Dissertation Abstract
Charles Bukowski: Autobiographer, Gender Critic, Iconoclast
by David Charlson, University of
Kansas, 1995
Often dismissed as the "Dirty Old Man" he once called
himself, Charles Bukowski is an American author whose surface
vulgarity masks a deeper purpose, for his prose and poetry
challenge the social and cultural status quo of America. Through
dramatizing much of his life in his work, he targets the
deadening oppressiveness of the workplace, the questionable
aspects of
traditional masculinity, and elitist attitudes in art and
academia. Because of his first-hand experience in a lower-class
underworld, his work sometimes resembles the "Dirty
Realism" of Raymond Carver, yet Bukowski's challenging
autobiographical persona puts him more in company with Kurt
Vonnegut, Frederick Exley, and Hunter Thompson.
Not an autobiographer per se, Bukowski told his story mainly
through the persona of Henry Chinaski, employing Timothy Dow
Adams' concept of strategic lying.

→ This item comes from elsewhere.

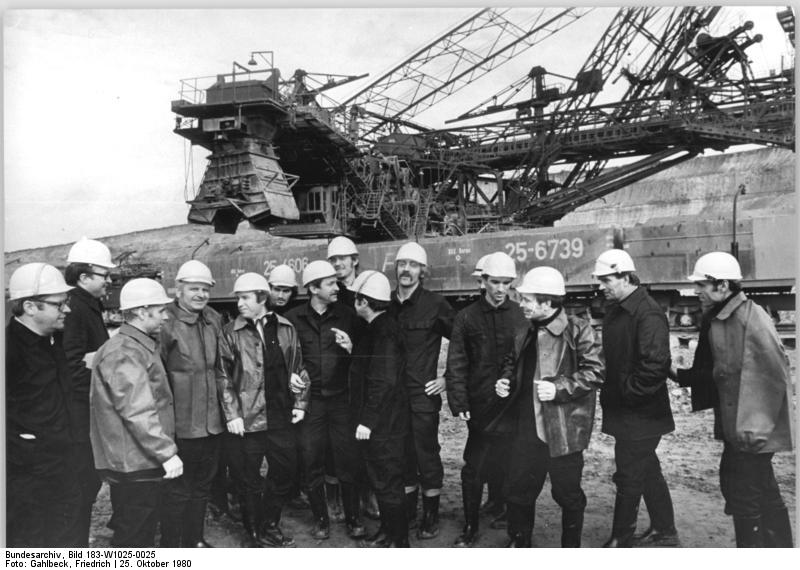 Witznitz, Berufswettbewerb im Baggern ADN-ZB Gahlbeck 25-10-80-Bau- Bez. Leipzig: Internationale Meisterschaften der Schaufelradbaggerfahrer- Zum Leistungsvergleich angetreten sin die Baggerfahrer aus der UdSSR, der CSSR und der VR Bulgarien gemeinsam mit ihren Kollegen aus der DDR. Vor dem Wettbewerb am 24.10.80 wurden die Aufgaben - Beladen von 7 Abraumwagen in vorgegebener Zeit, sicherheitstechnische Fragen und Bewegungen mit dem Großgerät- besprochen. Der Vergleich wird im Tagebau Witznitz des Braunkohlewerkes Borna ausgetragen. Bitte auch Motiv W1025-24N beachten!
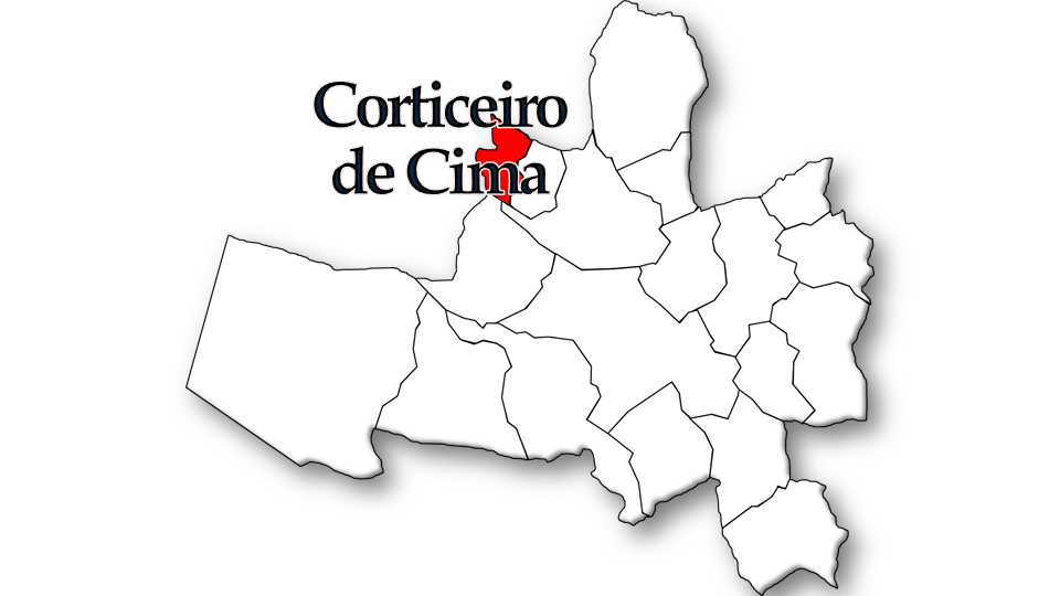 Português

In the first of three stages
of his autobiographical project, Bukowski unleashed his
"Dirty Old
Man" persona to gain attention; the second responded to the
attention and began to correct the intitial impression; the
third,
primarily through five autobiographical novels, presented a
Chinaski quite like Bukowski--still confrontational but no
madman.
Michael Kaufman's "triad of men's violence" (against
women, other men, and themselves) can explain the general
Bukowski
persona as a complicated gender construct. Bukowski's
Bildungsroman, HAM ON RYE, shows Chinaski as victim,
practitioner, and critic of male violence, with the last role
figuring prominently into his other work too.
Bukowski is also critical of what Peter Burger calls
"institution art," in a gesture both populist and
avant-garde. As populist, he
resembles the British working-class writers described in THE
REPUBLIC OF LETTERS who aim to "disestablish"
literature,
yet he is no man of the people. His iconoclastic outsiderhood
places him in the American avant-garde, defined as "the work
of
the socially marginalized" by Maria Damon. As general
postmodern phenomenon, he blends the democratic accessibility of
populist writing with the adventurous gesturing of the
avant-garde. The blend includes the directness of Hemingway (an
early
hero), the freedom to be profanely honest, and the ability to
laugh at himself and make us laugh as well.